§ STUDY MATERIAL

BEGIN

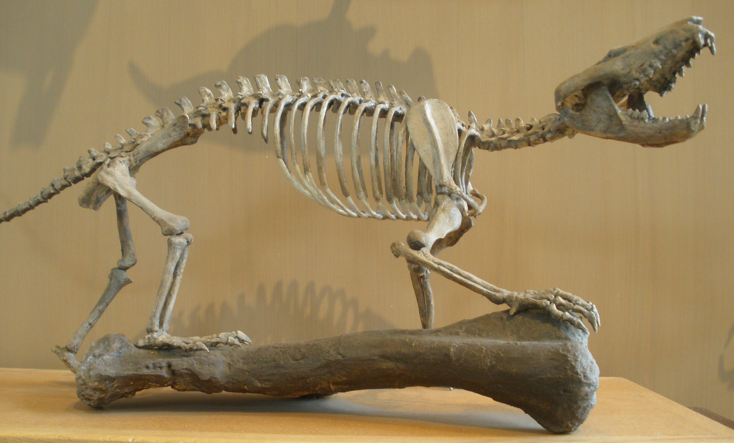 Skeleton of Gobiconodon ostromi, a fossil triconodont
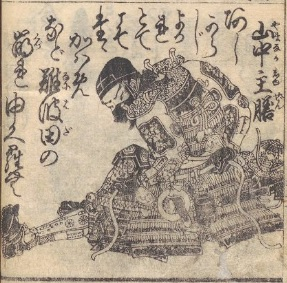 山中主膳の肖像
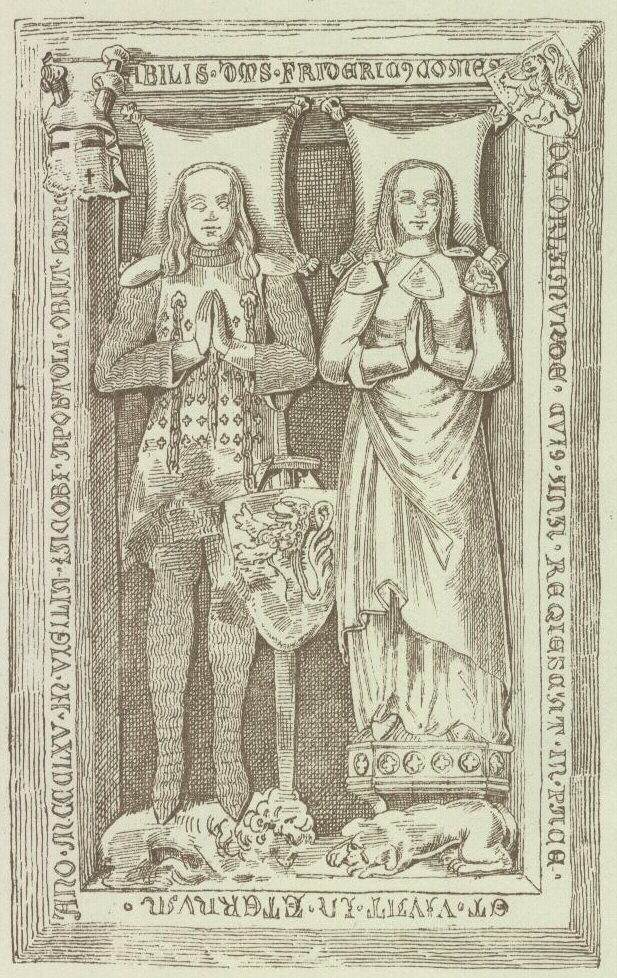 Bildunterschrift: Grabsteine von Graf Friedrich I. von Orlamuende / Herrn zu Weimar, Wiehe, Buch und Schoenwerde / gest. den 25. Juli // Eilisabet Gräfin von Orlamuende / Gräfin von Aschersleben // zu Oberweimar
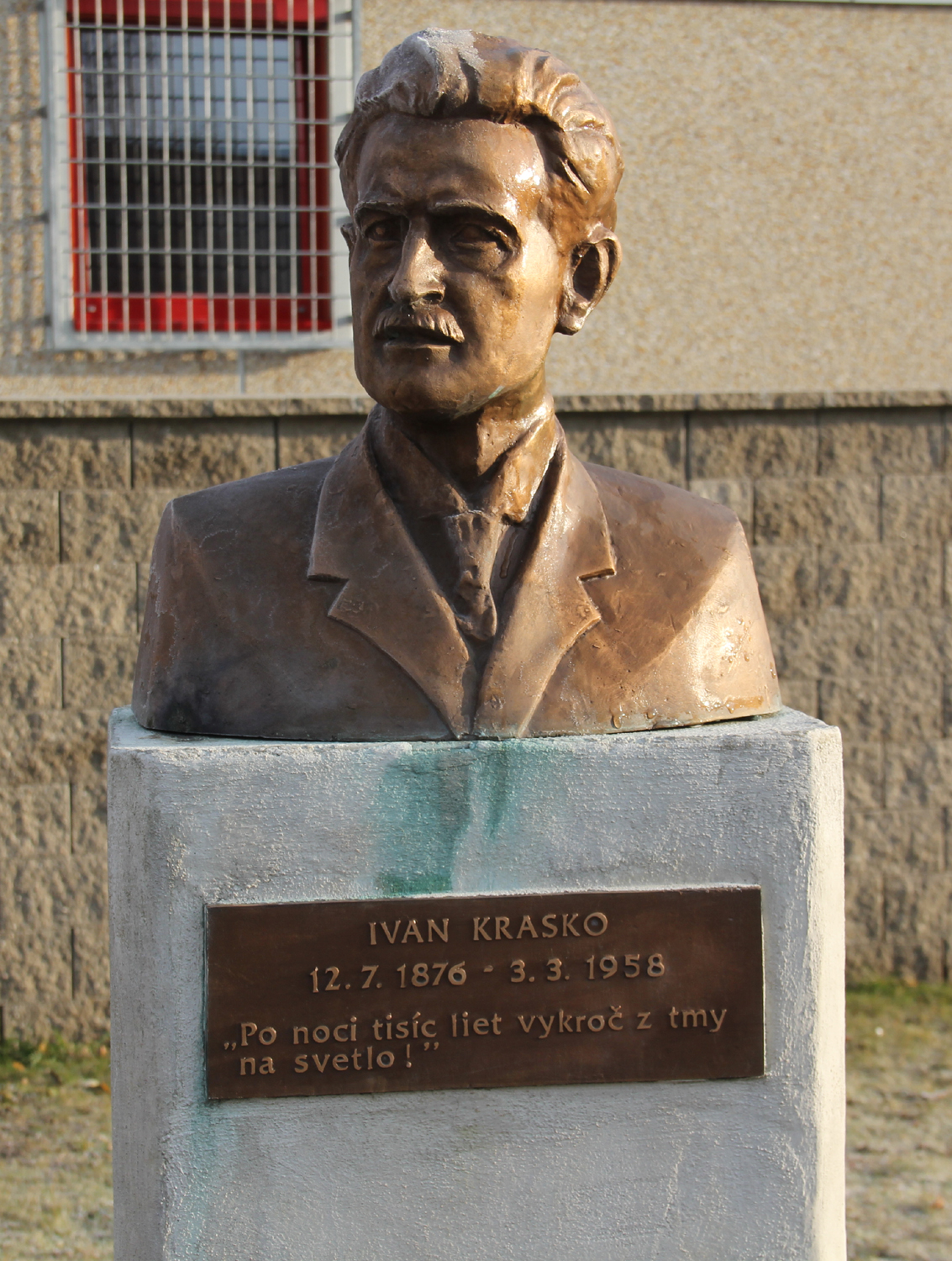 Bronzová busta slovenského básnika Ivana Kraska na Námestí Štefana Marka Daxnera v Rimavskej Sobote
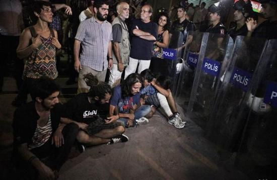 Adalet Yürüyüşü Gümüşsuyunda engellendi

END

§ WORK REQUEST
The records above should be repeated exactly, with every picture omitted.

§ SOLUTION TO THE PROBLEM
 Skeleton of Gobiconodon ostromi, a fossil triconodont
 山中主膳の肖像
 Bildunterschrift: Grabsteine von Graf Friedrich I. von Orlamuende / Herrn zu Weimar, Wiehe, Buch und Schoenwerde / gest. den 25. Juli // Eilisabet Gräfin von Orlamuende / Gräfin von Aschersleben // zu Oberweimar
 Bronzová busta slovenského básnika Ivana Kraska na Námestí Štefana Marka Daxnera v Rimavskej Sobote
 Adalet Yürüyüşü Gümüşsuyunda engellendi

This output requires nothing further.